Maximizing Grid Capacity: Strategies for a Sustainable Future

Steel-core conductors are popular due to their performance and cost-efficiency. As the demand for increased electrical grid capacity grows, partly due to rapid advancements in renewable energy, grid operators face the challenge of delivering more power while balancing sustainability and cost-effectiveness. Selecting the right conductor is essential.

Different conductor types serve specific needs, much like various tools in a toolbox. Aluminum Conductor Steel Reinforced (ACSR) conductors are the industry standard because they offer a combination of low cost, durability, and flexibility. Advanced Aluminum Conductor Steel Supported (ACSS) conductors further enhance the capacity of steel-core conductors.

Composite core conductors, offered by several providers, claim to be essential for a sustainable, resilient, and efficient grid. These conductors benefit from a higher strength-to-weight ratio and reduced thermal expansion, which minimizes thermal sag.

This can be particularly advantageous in situations where controlling sag is critical. However, the overall savings from reduced sag often do not outweigh the total project costs. To evaluate these claims, we have compared conductors with advanced steel cores to the latest carbon fiber composite (CFC) core conductors. Do CFC-reinforced or supported conductors truly outperform the advanced ACSS steel-core conductors?

Resiliency can be seen as the combination of two attributes: survivability after extreme weather events or hostile acts, and the time and expense required to restore service following damage from an extreme event.
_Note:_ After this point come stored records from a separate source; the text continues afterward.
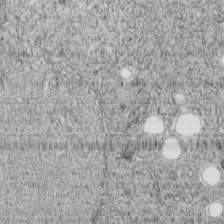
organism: C. elegans
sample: C. elegans embryo early stage
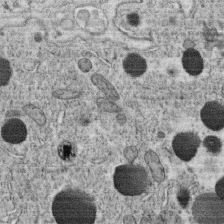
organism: C. elegans
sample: C. elegans oocyte; sperm cells
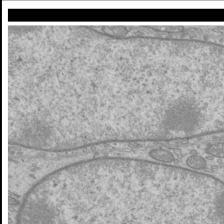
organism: Mouse
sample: Cilia; mouse epididymis
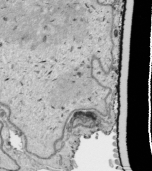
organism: Human
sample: Mitochondria in HCT116 cells
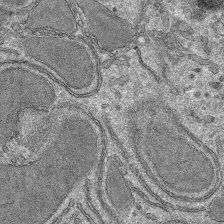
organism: Mouse
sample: Mouse hepatocytes
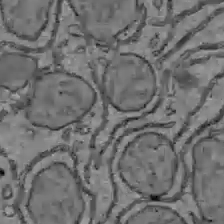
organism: C57BL Mouse
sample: Liver
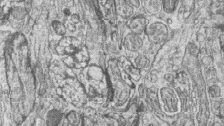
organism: Zebrafish
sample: synaptic ribbons in rod cells and cone cells
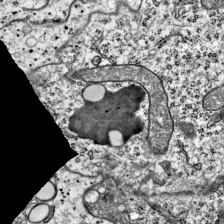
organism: Mouse
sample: Visual Cortex
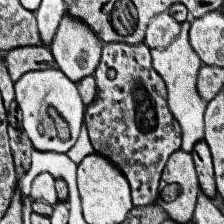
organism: Human
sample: Temporal Lobe
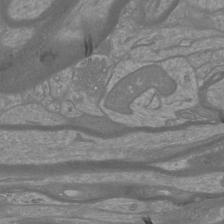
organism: Mouse
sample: Cortical neurons
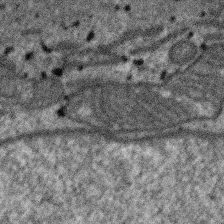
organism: Human
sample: Lung epithelial cells infected with SARS-CoV-2
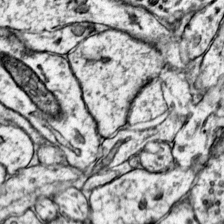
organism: Mouse
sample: Primary visual cortex
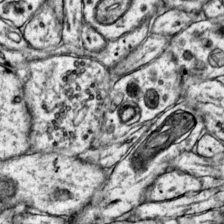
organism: Mouse
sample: Primary visual cortex
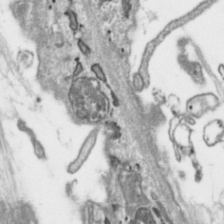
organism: Toxoplasma gondii
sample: Parasites in a vacuole inside a host cell
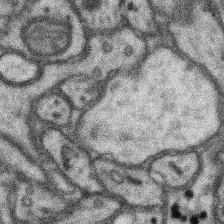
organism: Mouse
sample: Somatosensory cortex neuropil
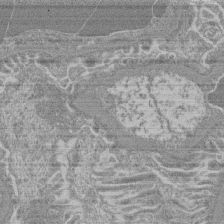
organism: Mouse
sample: Glomerulus
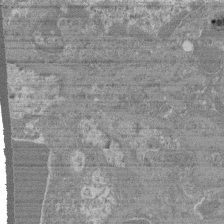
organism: Mouse
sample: Glomerulus
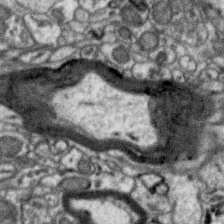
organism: Zebra finch
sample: Brain
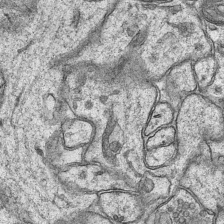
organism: Mouse
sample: CA1 Hippocampus
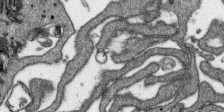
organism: Human
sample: Lung epithelial cells, uninfected (mock) control
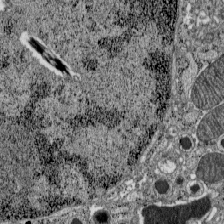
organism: C57BL Mouse
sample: Pancreatic islet
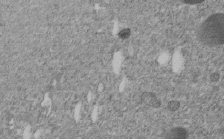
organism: C. elegans
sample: C. elegans embryo early stage
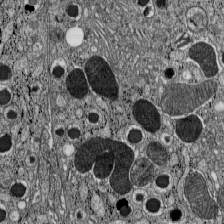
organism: C57BL Mouse
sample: Pancreatic islet
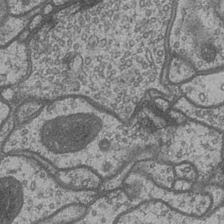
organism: Drosophila
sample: Optic medulla
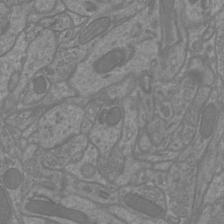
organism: Mouse
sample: Cortical neurons
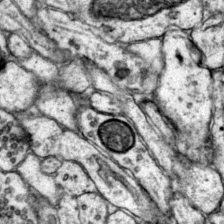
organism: Mouse
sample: Primary visual cortex
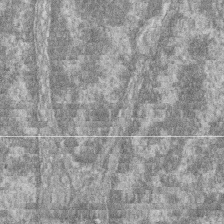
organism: Zebrafish
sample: Cilia; retinal pigment epithelium
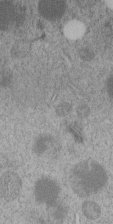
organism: C. elegans
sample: C. elegans embryo early stage
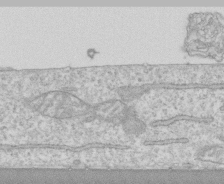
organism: Human
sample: CRL-1474
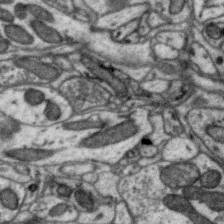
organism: Zebra finch
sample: Brain
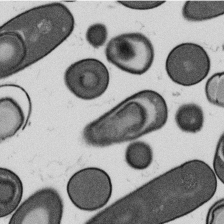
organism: B. subtilis
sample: Bacterial spore
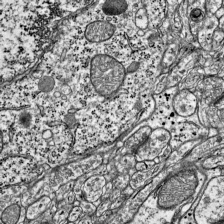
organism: Mouse
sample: Visual Cortex
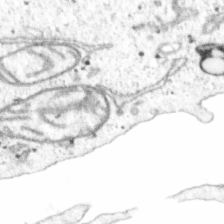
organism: Human
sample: HeLa cells
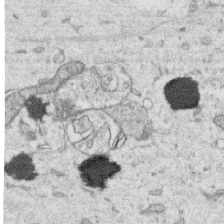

Sustainability is defined by Merriam Webster: “of, relating to, or being a method of harvesting or using a resource so that the resource is not depleted or permanently damaged.” When ranking sustainability, we consider criteria such as resource depletion, monetary cost, and resource recovery by recycling. Cost can also be grouped under sustainability because money is a resource that can be put to beneficial use elsewhere. In this discussion, cost is covered as a separate criterion under the quantitative analysis.

Capacity is the electrical load, in amperes, at the manufacturer-recommended maximum operating temperature. The values used in this paper come from opensource literature with standard default values for ambient temperature, wind speed, and solar heat gain.

Cost encompasses the total lifetime cost of the transmission line for land usage, materials, installation, operation (including the cost of line losses), maintenance, repair, and decommissioning costs. For this paper, we have only focused on the first cost. Analyzing the true total cost can be done only on a project-specific basis.

Steel cores increase electrical grid capacity primarily through their structural benefits, which enhance the performance of conductors in high-demand situations. Here’s how they contribute to greater grid capacity:

1. Strength and Durability: Steel cores provide the necessary tensile strength to support conductors over long distances and in challenging conditions. This increased strength allows for the use of conductors with higher current-carrying capacities without risking mechanical failure. As a result, the grid can handle higher loads without compromising safety or reliability.
2. Higher Current Carrying Capacity: By reinforcing conductors with steel cores, it becomes possible to increase the current-carrying capacity of the conductors. This means that the same physical space can carry more electricity, thus boosting the grid’s overall capacity.
3. Enhanced Conductor Performance: Steel cores enable the use of larger diameter conductors or more conductive materials, which can reduce electrical resistance and improve efficiency. This means that more power can be transmitted with lower energy losses, contributing to a more effective grid.
4. Greater Span Lengths: The strength provided by steel cores allows conductors to span longer distances between towers or poles. This reduces the need for frequent support structures and can lead to more efficient grid layout and reduced infrastructure costs.
5. Thermal Performance: While steel cores themselves do not directly affect thermal performance, they support conductors that can handle higher temperatures without excessive sagging. This helps maintain conductor performance during periods of high demand, which is critical for ensuring reliable power delivery.

In summary, steel cores contribute to increased grid capacity by enabling conductors to handle higher currents, span greater distances, and operate more efficiently, all of which help to meet the growing demands of modern electrical grids.